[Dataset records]
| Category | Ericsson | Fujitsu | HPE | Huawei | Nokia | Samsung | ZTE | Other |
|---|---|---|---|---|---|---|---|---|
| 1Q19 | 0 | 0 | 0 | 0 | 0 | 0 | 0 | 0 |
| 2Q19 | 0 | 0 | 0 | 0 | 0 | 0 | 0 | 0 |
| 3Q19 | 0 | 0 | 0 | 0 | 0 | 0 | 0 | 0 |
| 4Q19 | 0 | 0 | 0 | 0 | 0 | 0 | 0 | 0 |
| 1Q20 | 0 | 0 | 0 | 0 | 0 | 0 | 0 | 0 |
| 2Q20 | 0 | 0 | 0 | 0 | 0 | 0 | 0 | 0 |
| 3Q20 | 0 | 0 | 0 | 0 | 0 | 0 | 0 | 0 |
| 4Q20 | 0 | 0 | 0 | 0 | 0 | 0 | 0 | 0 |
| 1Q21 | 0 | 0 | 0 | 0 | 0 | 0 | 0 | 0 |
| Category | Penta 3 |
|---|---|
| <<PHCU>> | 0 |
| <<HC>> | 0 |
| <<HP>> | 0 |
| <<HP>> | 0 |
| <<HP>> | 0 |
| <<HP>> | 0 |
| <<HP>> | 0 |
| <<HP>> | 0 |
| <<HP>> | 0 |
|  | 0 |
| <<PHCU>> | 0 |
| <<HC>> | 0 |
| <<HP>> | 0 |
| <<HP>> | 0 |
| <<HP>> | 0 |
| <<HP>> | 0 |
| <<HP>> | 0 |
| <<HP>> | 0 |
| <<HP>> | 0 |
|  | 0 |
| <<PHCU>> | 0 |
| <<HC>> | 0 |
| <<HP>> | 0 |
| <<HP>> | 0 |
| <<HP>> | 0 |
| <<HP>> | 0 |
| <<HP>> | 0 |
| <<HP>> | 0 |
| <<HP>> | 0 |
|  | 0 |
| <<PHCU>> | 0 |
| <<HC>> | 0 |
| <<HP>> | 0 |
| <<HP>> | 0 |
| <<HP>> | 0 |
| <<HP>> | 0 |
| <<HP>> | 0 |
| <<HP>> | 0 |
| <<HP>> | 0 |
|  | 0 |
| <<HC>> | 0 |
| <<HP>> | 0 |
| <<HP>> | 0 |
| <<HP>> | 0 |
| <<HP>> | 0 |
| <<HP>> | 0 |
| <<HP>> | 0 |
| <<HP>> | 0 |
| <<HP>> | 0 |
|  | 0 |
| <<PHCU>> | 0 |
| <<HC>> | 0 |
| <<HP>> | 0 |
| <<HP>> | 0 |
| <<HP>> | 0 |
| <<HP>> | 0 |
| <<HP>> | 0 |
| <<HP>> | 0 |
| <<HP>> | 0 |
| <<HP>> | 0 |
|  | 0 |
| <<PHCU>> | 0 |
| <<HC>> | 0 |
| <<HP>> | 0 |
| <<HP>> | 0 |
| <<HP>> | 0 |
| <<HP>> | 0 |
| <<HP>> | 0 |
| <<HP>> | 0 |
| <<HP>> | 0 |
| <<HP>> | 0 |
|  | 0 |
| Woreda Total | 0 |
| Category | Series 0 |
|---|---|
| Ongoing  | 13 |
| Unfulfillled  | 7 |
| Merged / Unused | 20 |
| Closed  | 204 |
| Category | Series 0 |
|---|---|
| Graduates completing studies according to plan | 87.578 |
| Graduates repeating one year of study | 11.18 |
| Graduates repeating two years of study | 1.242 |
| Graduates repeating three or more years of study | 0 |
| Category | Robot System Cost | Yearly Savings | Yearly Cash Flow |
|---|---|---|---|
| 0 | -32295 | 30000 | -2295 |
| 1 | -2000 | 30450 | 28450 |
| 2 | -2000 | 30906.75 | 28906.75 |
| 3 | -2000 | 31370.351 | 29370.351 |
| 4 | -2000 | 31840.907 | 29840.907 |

## TASK ITEM
What is needed is an exact copy of every entry.

## EXERCISE OUTPUT
| Category | Ericsson | Fujitsu | HPE | Huawei | Nokia | Samsung | ZTE | Other |
|---|---|---|---|---|---|---|---|---|
| 1Q19 | 0 | 0 | 0 | 0 | 0 | 0 | 0 | 0 |
| 2Q19 | 0 | 0 | 0 | 0 | 0 | 0 | 0 | 0 |
| 3Q19 | 0 | 0 | 0 | 0 | 0 | 0 | 0 | 0 |
| 4Q19 | 0 | 0 | 0 | 0 | 0 | 0 | 0 | 0 |
| 1Q20 | 0 | 0 | 0 | 0 | 0 | 0 | 0 | 0 |
| 2Q20 | 0 | 0 | 0 | 0 | 0 | 0 | 0 | 0 |
| 3Q20 | 0 | 0 | 0 | 0 | 0 | 0 | 0 | 0 |
| 4Q20 | 0 | 0 | 0 | 0 | 0 | 0 | 0 | 0 |
| 1Q21 | 0 | 0 | 0 | 0 | 0 | 0 | 0 | 0 |
| Category | Penta 3 |
|---|---|
| <<PHCU>> | 0 |
| <<HC>> | 0 |
| <<HP>> | 0 |
| <<HP>> | 0 |
| <<HP>> | 0 |
| <<HP>> | 0 |
| <<HP>> | 0 |
| <<HP>> | 0 |
| <<HP>> | 0 |
|  | 0 |
| <<PHCU>> | 0 |
| <<HC>> | 0 |
| <<HP>> | 0 |
| <<HP>> | 0 |
| <<HP>> | 0 |
| <<HP>> | 0 |
| <<HP>> | 0 |
| <<HP>> | 0 |
| <<HP>> | 0 |
|  | 0 |
| <<PHCU>> | 0 |
| <<HC>> | 0 |
| <<HP>> | 0 |
| <<HP>> | 0 |
| <<HP>> | 0 |
| <<HP>> | 0 |
| <<HP>> | 0 |
| <<HP>> | 0 |
| <<HP>> | 0 |
|  | 0 |
| <<PHCU>> | 0 |
| <<HC>> | 0 |
| <<HP>> | 0 |
| <<HP>> | 0 |
| <<HP>> | 0 |
| <<HP>> | 0 |
| <<HP>> | 0 |
| <<HP>> | 0 |
| <<HP>> | 0 |
|  | 0 |
| <<HC>> | 0 |
| <<HP>> | 0 |
| <<HP>> | 0 |
| <<HP>> | 0 |
| <<HP>> | 0 |
| <<HP>> | 0 |
| <<HP>> | 0 |
| <<HP>> | 0 |
| <<HP>> | 0 |
|  | 0 |
| <<PHCU>> | 0 |
| <<HC>> | 0 |
| <<HP>> | 0 |
| <<HP>> | 0 |
| <<HP>> | 0 |
| <<HP>> | 0 |
| <<HP>> | 0 |
| <<HP>> | 0 |
| <<HP>> | 0 |
| <<HP>> | 0 |
|  | 0 |
| <<PHCU>> | 0 |
| <<HC>> | 0 |
| <<HP>> | 0 |
| <<HP>> | 0 |
| <<HP>> | 0 |
| <<HP>> | 0 |
| <<HP>> | 0 |
| <<HP>> | 0 |
| <<HP>> | 0 |
| <<HP>> | 0 |
|  | 0 |
| Woreda Total | 0 |
| Category | Series 0 |
|---|---|
| Ongoing  | 13 |
| Unfulfillled  | 7 |
| Merged / Unused | 20 |
| Closed  | 204 |
| Category | Series 0 |
|---|---|
| Graduates completing studies according to plan | 87.578 |
| Graduates repeating one year of study | 11.18 |
| Graduates repeating two years of study | 1.242 |
| Graduates repeating three or more years of study | 0 |
| Category | Robot System Cost | Yearly Savings | Yearly Cash Flow |
|---|---|---|---|
| 0 | -32295 | 30000 | -2295 |
| 1 | -2000 | 30450 | 28450 |
| 2 | -2000 | 30906.75 | 28906.75 |
| 3 | -2000 | 31370.351 | 29370.351 |
| 4 | -2000 | 31840.907 | 29840.907 |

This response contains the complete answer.